Hernando neighborhood residents concerned after stray bullet hits home

Article Courtesy of Bay News 9

By Kim Leoffler

Published May 10, 2017

 

Some Hernando County residents are on edge after stray bullets hit their home. No one was hurt but they are pretty shaken up.
 

It's happening in the Trillium community in Brooksville, an area of homes that have recently been built, which is why this hasn't been a problem before.

The neighborhood is usually very quiet, but earlier this month that changed when residents heard gunshots.

"We came home we heard gunshots the neighbors were scurrying inside. I wanted to go out and get my mail my neighbors were outside and they're all like we heard a bullet wiz past our head. It lodged somewhere and we think it lodged at the side of your house,” Michelle Nadzeika said.

 

Sure enough she found a hole outside the wall to her kid's room where police pulled out a bullet.

It's not the only time residents here have seen evidence of gun shots. Nadzeika's neighbor has a bullet hole in her fence and another neighbor had one in their garage. She said now many people in the area are on edge.

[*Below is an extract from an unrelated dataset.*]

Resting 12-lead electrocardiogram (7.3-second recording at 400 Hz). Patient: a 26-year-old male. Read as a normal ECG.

"So now every time we hear gunshots we're all inside and we're all calling the police. Because that bullet landed so close to my children's windows we're going upstairs, we're shutting all our doors, and we're moving to the back of our house. We're staying away from our front door,” she explained.

According to police reports, those gunshots are coming from different backyard gun ranges at nearby homes. For the bullet that hit Nadzeika's home, police say the berm at the range where it originated was too low. We're told that beam is now being fixed before another shot is fired.

SB 130?

A similar situation happened in St. Petersburg in 2015, where a man set up a range in his backyard. That lead to SB 130 being passed last year which restricts recreational shooting in an area the person knows is residential and where there are homes within one acre of each other.

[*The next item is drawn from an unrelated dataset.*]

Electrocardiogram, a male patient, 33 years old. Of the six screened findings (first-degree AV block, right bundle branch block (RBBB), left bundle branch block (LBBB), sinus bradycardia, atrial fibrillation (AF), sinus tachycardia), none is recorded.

SB 130 does not apply in the case of the shots fired near Nadzeika's home, however. because the backyard gun range in question is near the Trillium neighborhood, not in it.

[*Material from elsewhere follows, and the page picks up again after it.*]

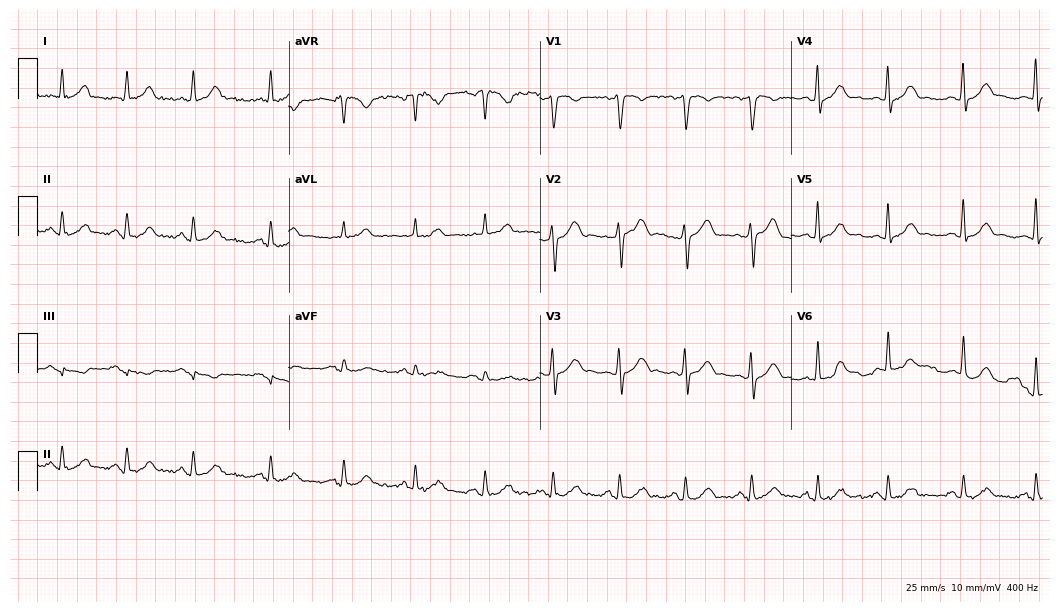
Standard 12-lead ECG recorded from a male patient, 52 years old (10.2-second recording at 400 Hz). None of these six findings is recorded: first-degree AV block, right bundle branch block, left bundle branch block, sinus bradycardia, atrial fibrillation, sinus tachycardia. Only these six findings were labelled.

According to the police report, no charges were filed against the people who fired the shot that landed at Nadzeika's home.

One of those people firing at the time, Devon Vasquez, said the incident was just an accident.

“We don’t try to hit anybody’s houses. We didn’t see the house peeking over the berm that we were shooting at,” Vasquez explained.

“What they need to understand is they are moving out into the country where people can bear arms and where people can shoot on their property,” he added.

Vasquez has meet with Nadzeika and her family and offered to fix the hole in her home.

A reminder (hopefully)

Nadzeika hopes this incident serves as a reminder to all recreational shooters in the area that a neighborhood is nearby.

"They know they have a residential community in their yard now, I understand it wasn't here before but it's here now, and at some point they have to be held accountable for how they're handling their firearms what condition their range is in which direction they're firing,” she explained.

Vasquez said materials are being brought in the last weekend in April to fix the berm before it is used again.

According to police reports, Hernando County deputies have been called out to that neighborhood twice because of gun shots in the area. The first time was because of the range mentioned above. The second time deputies were unable to determine where the shots came from.